Hi, all.
I just want to note that several studies have shown that carnitine is low in ME/CFS. I think the reason is that methylation is required to make carnitine in the body. One of the main roles of carnitine is to usher fatty acids into the mitochondria of cells to be burned as fuel. In the urine organic acids test results that many people have posted or sent to me, I usually find that the fatty acids markers are showing buildup of omega oxidation of fatty acids, which occurs when there is a carnitine deficiency. Under these conditions, it makes sense that your muscles would respond to carnitine supplementation, since it raises the supply of fuel to their mitochondria. When the methylation cycle partial block has been lifted, the cells should be able to make enough carnitine for themselves.
Best regards,
Rich
Hi Rich,
When the methylation cycle partial block has been lifted, the cells should be able to make enough carnitine for themselves.
Perhaps its time for Anna Russel SINGS AGAIN wherein she sings her own style of 4-part harmony Gilbert And Sullivan operetta singing "Things would be so different if they were not as they are ...".
My experience of starting l-carnitiine fumarate approximately 2 years after starting mb12 and having methylation startup, 18 months after starting SAM-e and having enhanced methylation, then 15 months after adenosylb12 and ATP startup it was l-carnitne fumarate that had the most massive startup of anything I took, that lasted longer than any other startup and immediately increased muscle work capcaity doubling my arobic exercise capacity overnight and causing immediate muscle growth and healing startup along with another drop in potassium. Funny, isn't it, that I was still desparately deficient of carnitine 2 years after having a MAJOR METHYLATION STARTUP, the partial methylation block 2 years gone and still way too little carnitine.
I used to think that too, that carnitine wasn't "essential" because the body made plenty. That assumption and others like it kept me sick for decades. I find that these kinds of assumptions and "shoulds" are very produuctive hunting grounds for finding supplements that work with a major difference.
I found that the more assumptions of that sort that I could act counter to, the more and faster I healed. So much for all those assumptions and shoulds, NONSENSE!
A couple of times after that I did experiement, discontinuing carnitine for a while, switiching forms and so on. Then when I had startup responses all over again and had to titrate again, but faster than the first time, it was obvious that my body wasn't able to make enough and likely never had been. Counting on any of the circular dependencies to work by leaving out those substances the body "should" make proved quite fallacious.
So we have to start methylation: mb12+ Metafolin+ TMG (sometimes). However, as individual trials have shown, mb12 and cofactors alone are not sufficient to start methylation in many people and "MB12 effect" but instead also have to have adb12 + L-carnitine-fumarate as many MB12 reactions also need ATP. So in order to have the methylation startup to supply methylation to supply carnitine one needs adb12 AND carnitine to supply ATP. So it appears that in many people one has to take l-carniitne to have enough carnitine for the Krebs cycle to make more carnitine.

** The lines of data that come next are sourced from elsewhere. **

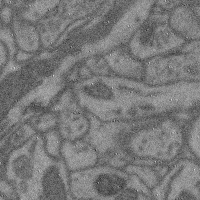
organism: Mouse
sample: Cerebral cortex
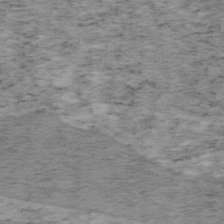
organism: Mouse
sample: OT-I killer T cells with ID8 ovarian cancer cells
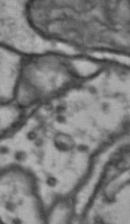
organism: Drosophila
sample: Brain
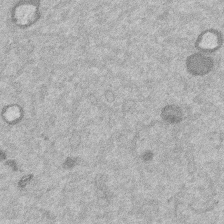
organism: Mouse
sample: Dividing mouse embryo 1 cell stage
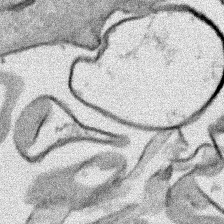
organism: Human
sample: Mitochondria in HCT116 cells
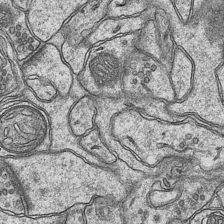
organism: Mouse
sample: CA1 Hippocampus
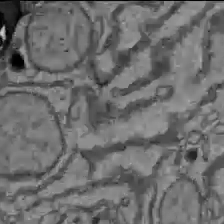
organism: C57BL Mouse
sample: Liver
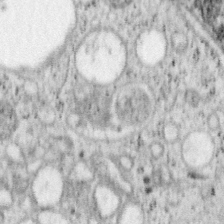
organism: Mouse
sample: OT-I killer T cells with ID8 ovarian cancer cells
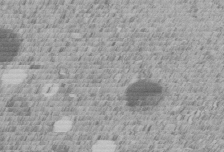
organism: C. elegans
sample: C. elegans embryo early stage
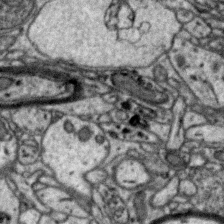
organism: Zebra finch
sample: Brain
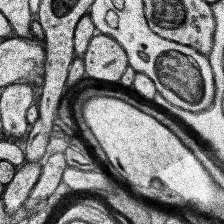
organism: Human
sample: Temporal Lobe
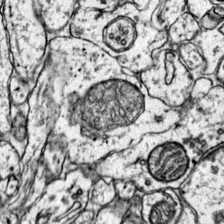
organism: Mouse
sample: Primary visual cortex
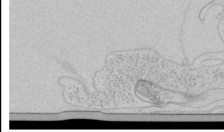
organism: Human
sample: Mitochondria in HCT116 cells
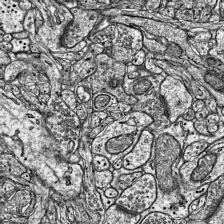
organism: Mouse
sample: Visual Cortex
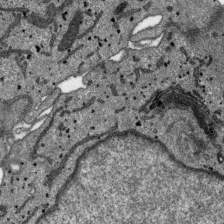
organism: Human
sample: Lung epithelial cells, uninfected (mock) control
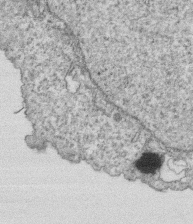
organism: Human
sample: HeLa cell HIV synapse
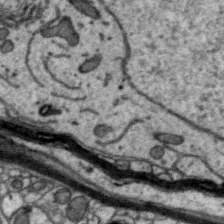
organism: Zebra finch
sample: Brain
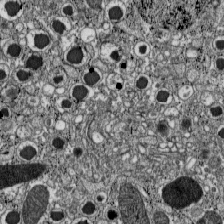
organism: C57BL Mouse
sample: Pancreatic islet
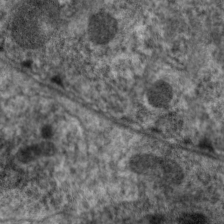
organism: C. elegans
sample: Pharynx
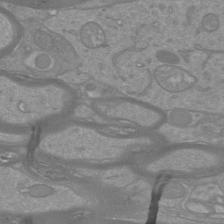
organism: Mouse
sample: Cortical neurons
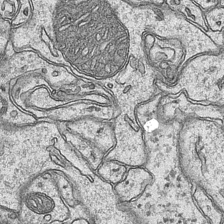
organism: Mouse
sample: CA1 Hippocampus
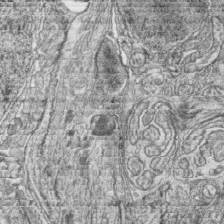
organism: Zebrafish
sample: synaptic ribbons in rod cells and cone cells
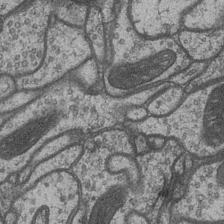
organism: Drosophila
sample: Optic medulla
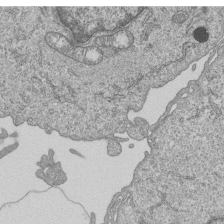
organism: Human
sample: MDA-MB-231 cells
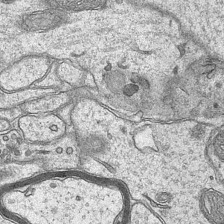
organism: Mouse
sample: CA1 Hippocampus
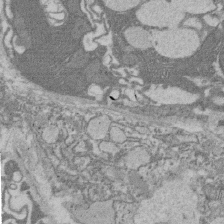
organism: Rat
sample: Salivary granule
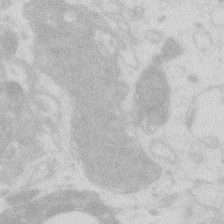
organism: Zebrafish
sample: Macrophage
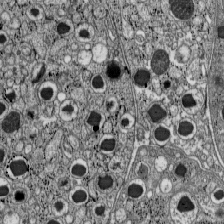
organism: C57BL Mouse
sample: Pancreatic islet
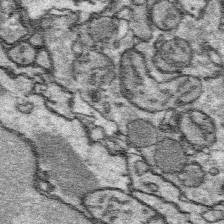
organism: Platynereis dumerilii
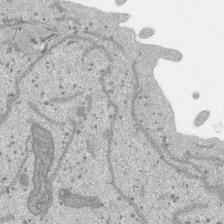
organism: Human
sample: Lung epithelial cells infected with SARS-CoV-2
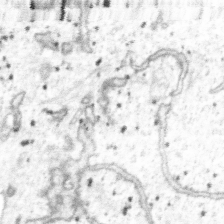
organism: Human
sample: HeLa cells
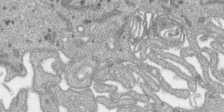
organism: Human
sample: Lung epithelial cells infected with SARS-CoV-2
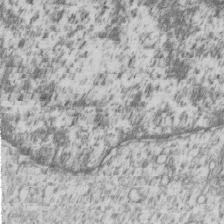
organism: Human
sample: MDA-MB-231 cells
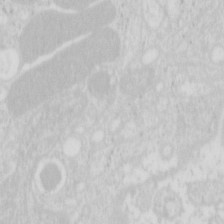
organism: Mouse
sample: Pancreas
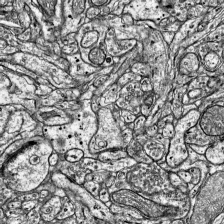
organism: Mouse
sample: Visual Cortex
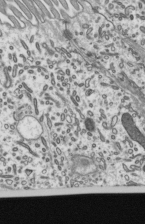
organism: Mouse
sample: Mouse epididymis efferent ductule cilia
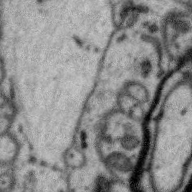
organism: Zebra finch
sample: Brain
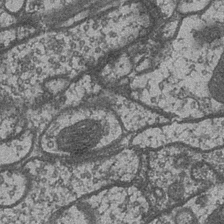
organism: Drosophila
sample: Optic medulla
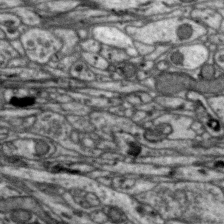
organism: Zebra finch
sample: Brain
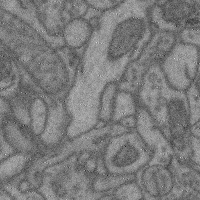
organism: Mouse
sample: Cerebral cortex
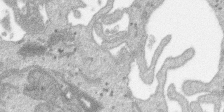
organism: Human
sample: Lung epithelial cells infected with SARS-CoV-2
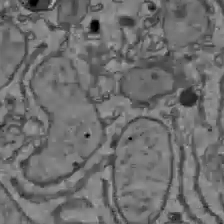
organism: C57BL Mouse
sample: Liver
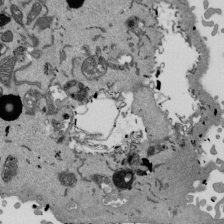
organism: Mouse
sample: ED-1 cell nuclei; centrioles
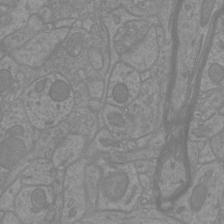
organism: Mouse
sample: Cortical neurons
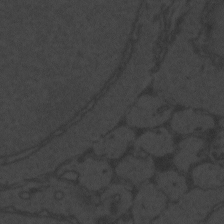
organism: Zebrafish
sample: Macrophage infected with Toxoplasma gondii
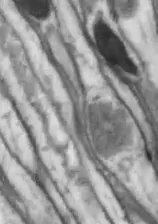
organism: Drosophila
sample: Optic lobe
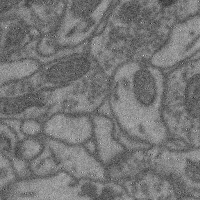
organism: Mouse
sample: Cerebral cortex
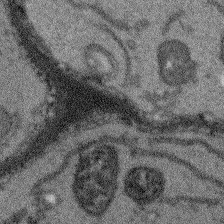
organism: Arabidopsis thaliana
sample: Root tip
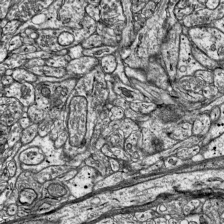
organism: Mouse
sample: Visual Cortex
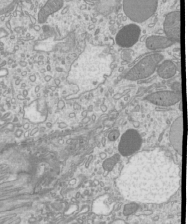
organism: Mouse
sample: Cilia; mouse epididymis
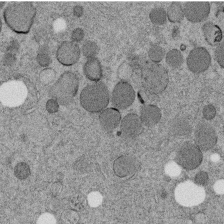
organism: C. elegans
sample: C. elegans embryo early stage
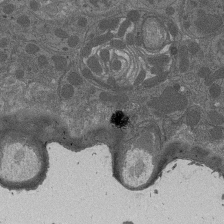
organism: Drosophila
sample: Antenna
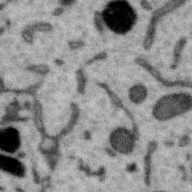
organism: Zebra finch
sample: Brain
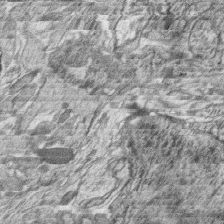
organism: Zebrafish
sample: synaptic ribbons in rod cells and cone cells
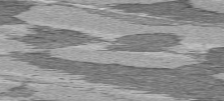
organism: C57BL Mouse
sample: Heart
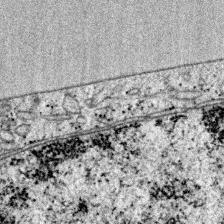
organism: Human
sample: HeLa cells
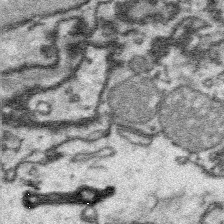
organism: Platynereis dumerilii
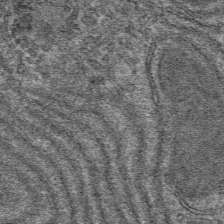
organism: Mouse
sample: Mouse hepatocytes
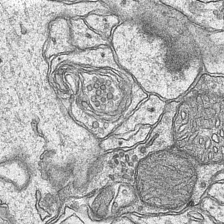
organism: Mouse
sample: CA1 Hippocampus
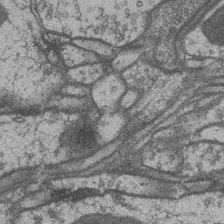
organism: Drosophila
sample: Optic medulla
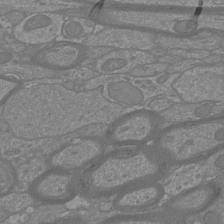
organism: Mouse
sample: Cortical neurons
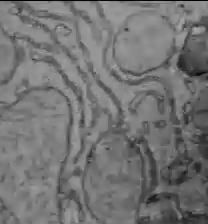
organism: C57BL Mouse
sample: Liver
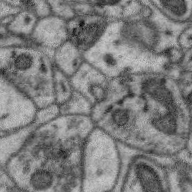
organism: Zebra finch
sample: Brain
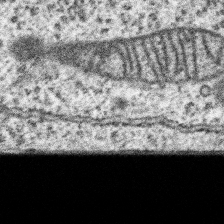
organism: Human
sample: HeLa cells
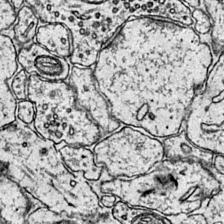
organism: Mouse
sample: Primary visual cortex
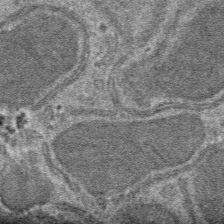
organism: Mouse
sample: Mouse hepatocytes
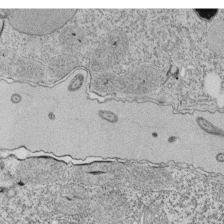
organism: Tetrahymena
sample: Cilia in tetrahymena
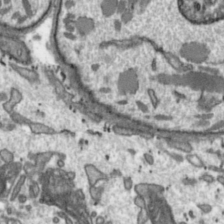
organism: Toxoplasma gondii
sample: Parasites in a vacuole inside a host cell
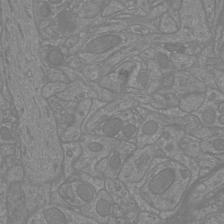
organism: Mouse
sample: Cortical neurons
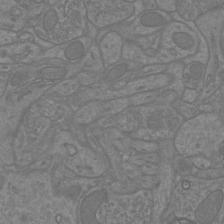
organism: Mouse
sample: Cortical neurons
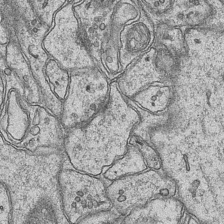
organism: Mouse
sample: CA1 Hippocampus
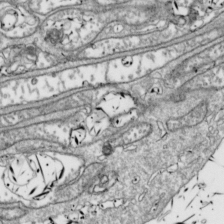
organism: Drosophila
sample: Cell division; meiosis; drosophila spermatocytes
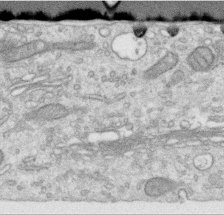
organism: Human
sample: Centriole in RPE cells
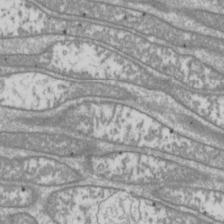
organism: Drosophila
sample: Cell division; meiosis; drosophila spermatocytes
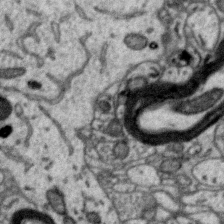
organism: Zebra finch
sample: Brain
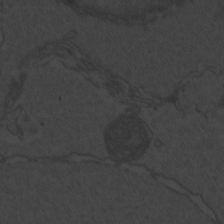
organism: Zebrafish
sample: Macrophage infected with Toxoplasma gondii
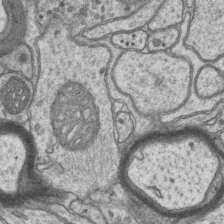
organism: Mouse
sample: CA1 Hippocampus
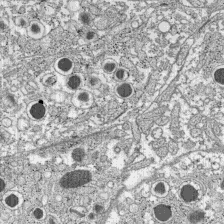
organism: C57BL Mouse
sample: Pancreatic islet
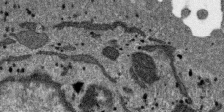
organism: Human
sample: Lung epithelial cells, uninfected (mock) control
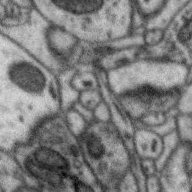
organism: Zebra finch
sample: Brain
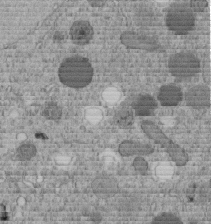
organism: C. elegans
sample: C. elegans embryo early stage
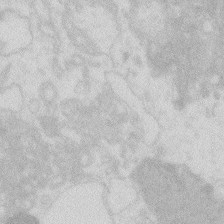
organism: Zebrafish
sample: Macrophage
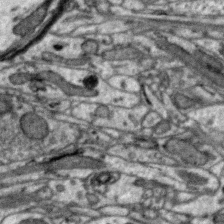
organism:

There are some people in this group that don't have ANY startup until carnitine is taken. There are some in which it is even more delayed, they have to take TMG also to enable methylation startup needed to allow atp startup needed to allow methylation startup, all needed to make more carnitine.
Not questioning these assumptions will often keep people sick until they die.
On the other hand I do not suggest that anybody be taking all sorts of expensive things they may not need so retesting perodically is a good idea. Don't forget that it is usually combinations that make things work, not single substances. Also, discontinuance of carnitine might not show up as a deficiency that affects symtpoms for 6 months or more which seems to indicate that the difference between what is made and waht is needed may be only a small gap rather than a complete lack. In any case the degree of deficiency increases slowly in many so don't look for a 3 day change in everything.
In retesting, I was able to cut back l-carnitine fumarate to 500mg/day instead of the 1000mg/day I needed early on. The same time of occurrance happened with SAM-e. At fitst 400mg/day were beneficial. After several years of everything including l-carnitine, I was able to cut SAM-e back to 200mg/day. After everything is in place and working, rebalancing is frequently needed.